→ **WORK TASK**: Set down each record exactly. Omit the pictures.

→ **DATA FOR REVIEW**:
++++++++

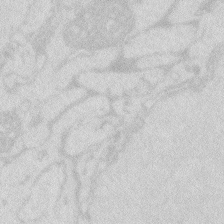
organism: Zebrafish
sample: Macrophage
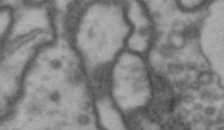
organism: Drosophila
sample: Brain
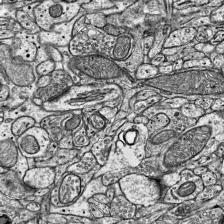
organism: Mouse
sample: Visual Cortex
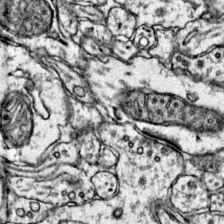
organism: Mouse
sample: Primary visual cortex
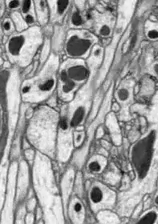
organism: Drosophila
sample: Optic lobe
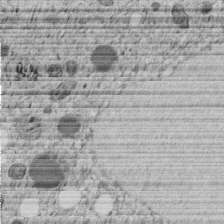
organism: C. elegans
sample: C. elegans embryo early stage
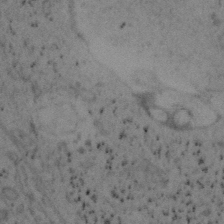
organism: Human
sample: HeLa cells
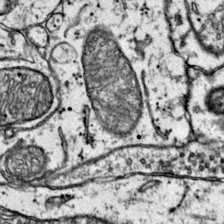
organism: Mouse
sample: Primary visual cortex
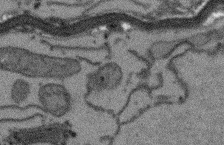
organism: Arabidopsis thaliana
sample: Root tip
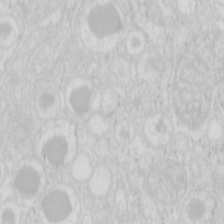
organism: Mouse
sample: Pancreas
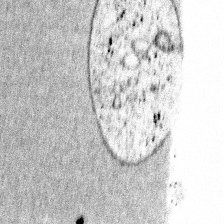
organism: Human
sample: HeLa cells
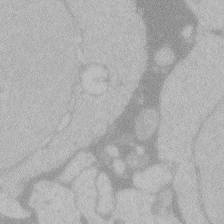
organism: Zebrafish
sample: Macrophage infected with Toxoplasma gondii
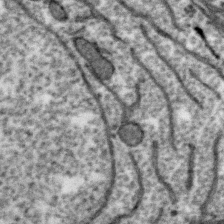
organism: Zebra finch
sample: Brain
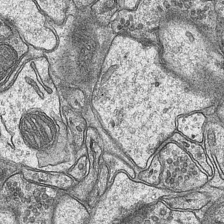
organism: Mouse
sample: CA1 Hippocampus
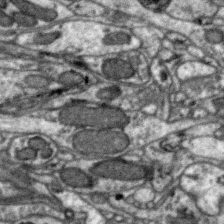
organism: Zebra finch
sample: Brain
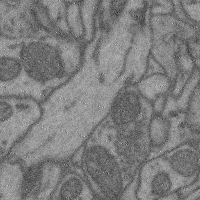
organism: Mouse
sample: Cerebral cortex
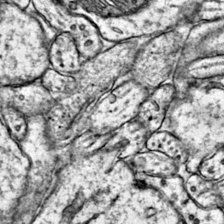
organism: Mouse
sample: Primary visual cortex
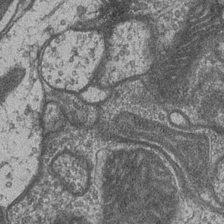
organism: Drosophila
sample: Optic medulla
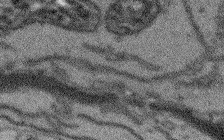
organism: Arabidopsis thaliana
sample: Root tip
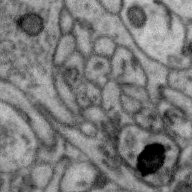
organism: Zebra finch
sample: Brain
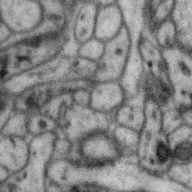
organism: Zebra finch
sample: Brain
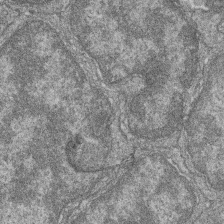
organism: Zebrafish
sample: Cilia; retinal pigment epithelium
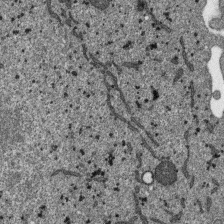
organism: Human
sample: Lung epithelial cells infected with SARS-CoV-2
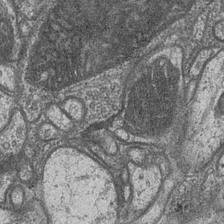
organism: Drosophila
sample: Optic medulla
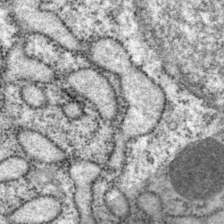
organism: P. pacificus
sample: Pharynx
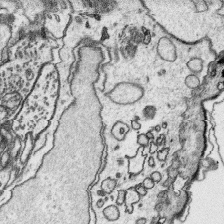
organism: Platynereis dumerilii
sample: Parapodia
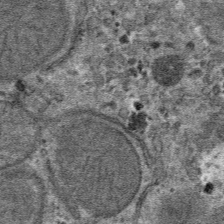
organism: Mouse
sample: Mouse hepatocytes
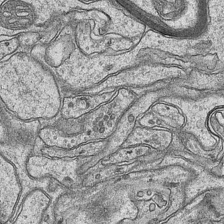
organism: Mouse
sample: CA1 Hippocampus
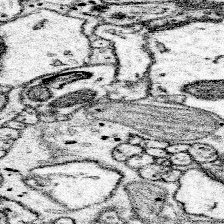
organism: Mouse
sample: Somatosensory cortex neuropil
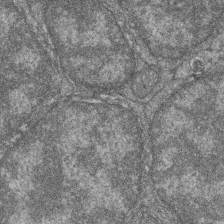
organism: Zebrafish
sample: Cilia; retinal pigment epithelium
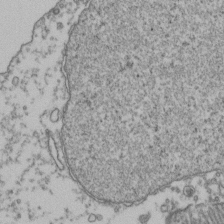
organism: Human
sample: Activated Jurkat CD4+ T cells
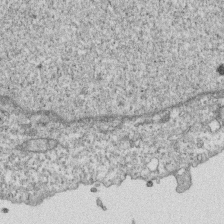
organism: Human
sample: HeLa cell HIV synapse
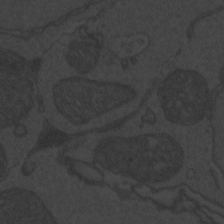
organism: Zebrafish
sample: Macrophage infected with Toxoplasma gondii
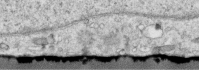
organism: Human
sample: Centriole in RPE cells
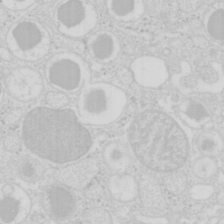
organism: Mouse
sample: Pancreas
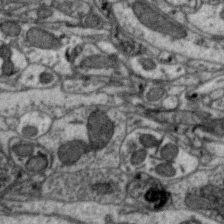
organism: Zebra finch
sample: Brain
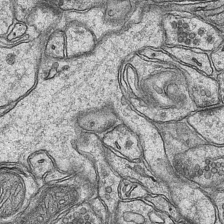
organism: Mouse
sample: CA1 Hippocampus
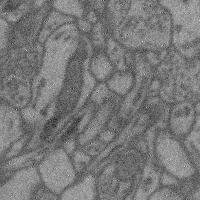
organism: Mouse
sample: Cerebral cortex
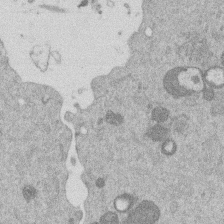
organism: Mouse
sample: Dividing mouse embryo 1 cell stage
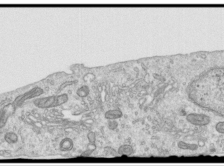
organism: Human
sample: Centriole in RPE cells
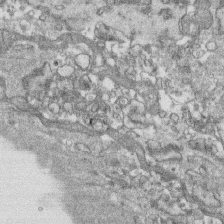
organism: Human
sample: CRL-1474
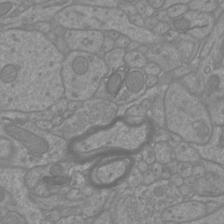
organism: Mouse
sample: Cortical neurons
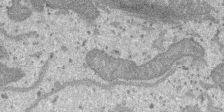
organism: Human
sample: Lung epithelial cells infected with SARS-CoV-2
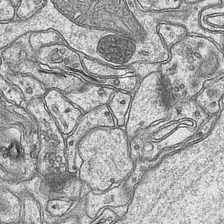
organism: Mouse
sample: CA1 Hippocampus
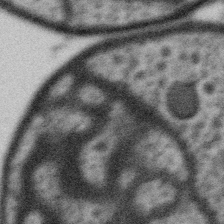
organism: Gemmata obscuriglobus
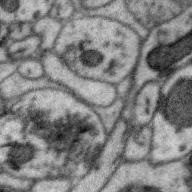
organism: Zebra finch
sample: Brain
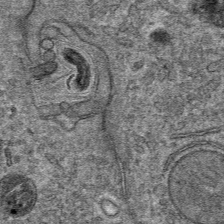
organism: Mouse
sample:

++++++++

→ **SOLUTION FOR THIS PROBLEM**:
organism: Zebrafish
sample: Macrophage
organism: Drosophila
sample: Brain
organism: Mouse
sample: Visual Cortex
organism: Mouse
sample: Primary visual cortex
organism: Drosophila
sample: Optic lobe
organism: C. elegans
sample: C. elegans embryo early stage
organism: Human
sample: HeLa cells
organism: Mouse
sample: Primary visual cortex
organism: Arabidopsis thaliana
sample: Root tip
organism: Mouse
sample: Pancreas
organism: Human
sample: HeLa cells
organism: Zebrafish
sample: Macrophage infected with Toxoplasma gondii
organism: Zebra finch
sample: Brain
organism: Mouse
sample: CA1 Hippocampus
organism: Zebra finch
sample: Brain
organism: Mouse
sample: Cerebral cortex
organism: Mouse
sample: Primary visual cortex
organism: Drosophila
sample: Optic medulla
organism: Arabidopsis thaliana
sample: Root tip
organism: Zebra finch
sample: Brain
organism: Zebra finch
sample: Brain
organism: Zebrafish
sample: Cilia; retinal pigment epithelium
organism: Human
sample: Lung epithelial cells infected with SARS-CoV-2
organism: Drosophila
sample: Optic medulla
organism: P. pacificus
sample: Pharynx
organism: Platynereis dumerilii
sample: Parapodia
organism: Mouse
sample: Mouse hepatocytes
organism: Mouse
sample: CA1 Hippocampus
organism: Mouse
sample: Somatosensory cortex neuropil
organism: Zebrafish
sample: Cilia; retinal pigment epithelium
organism: Human
sample: Activated Jurkat CD4+ T cells
organism: Human
sample: HeLa cell HIV synapse
organism: Zebrafish
sample: Macrophage infected with Toxoplasma gondii
organism: Human
sample: Centriole in RPE cells
organism: Mouse
sample: Pancreas
organism: Zebra finch
sample: Brain
organism: Mouse
sample: CA1 Hippocampus
organism: Mouse
sample: Cerebral cortex
organism: Mouse
sample: Dividing mouse embryo 1 cell stage
organism: Human
sample: Centriole in RPE cells
organism: Human
sample: CRL-1474
organism: Mouse
sample: Cortical neurons
organism: Human
sample: Lung epithelial cells infected with SARS-CoV-2
organism: Mouse
sample: CA1 Hippocampus
organism: Gemmata obscuriglobus
organism: Zebra finch
sample: Brain
organism: Mouse
sample:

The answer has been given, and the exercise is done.